▶ **Information provided**
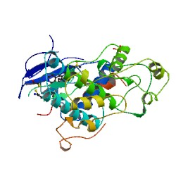 Protéine ERK-2 humain
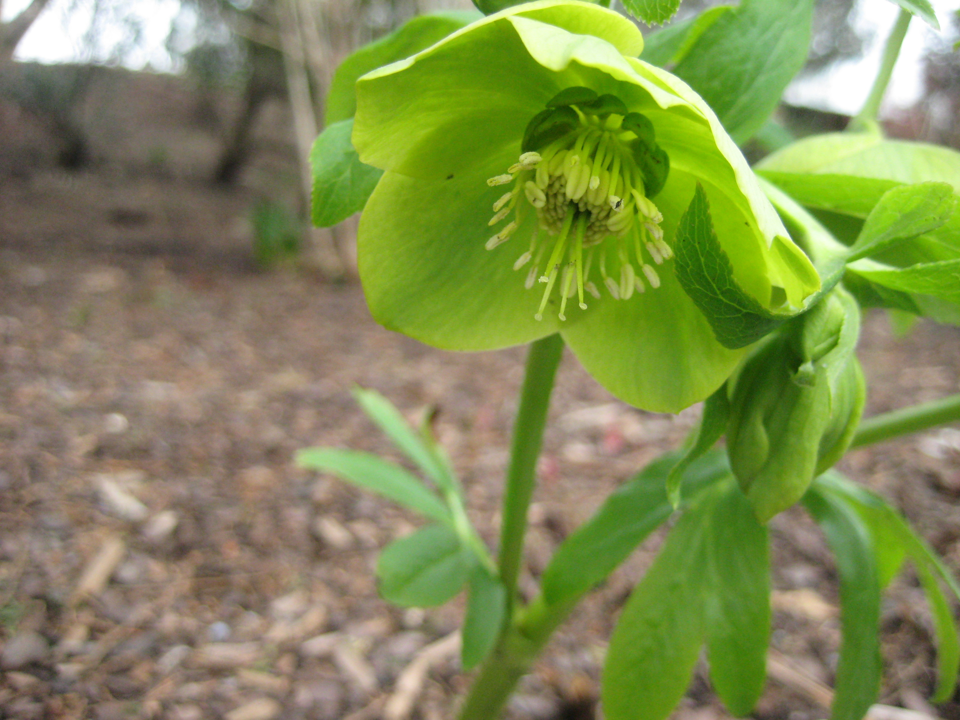 Helleborus odorus Ranunculaceae Yugoslavia to Romania, S. to Bulgaria
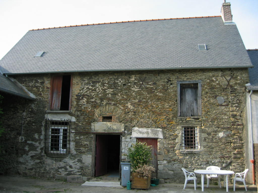 Noyal sur Vilaine - «Ancien Manoir du Haut-Jussé, à 2 kil. au sud-ouest du bourg et 400m. au sud de la route (Fin du XVIe s.) Il comprend un rez-de-chaussée et un étage. Sa porte conserve un écusson martelé soutenu par deux quadrupèdes. Le manoir fut vendu en 1680 par les Jamoays aux Pocquet.»

▶ **Task instructions**
Produce a verbatim copy of the listing, leaving out all pictures.

▶ **Task answer**
 Protéine ERK-2 humain
 Helleborus odorus Ranunculaceae Yugoslavia to Romania, S. to Bulgaria
 Noyal sur Vilaine - «Ancien Manoir du Haut-Jussé, à 2 kil. au sud-ouest du bourg et 400m. au sud de la route (Fin du XVIe s.) Il comprend un rez-de-chaussée et un étage. Sa porte conserve un écusson martelé soutenu par deux quadrupèdes. Le manoir fut vendu en 1680 par les Jamoays aux Pocquet.»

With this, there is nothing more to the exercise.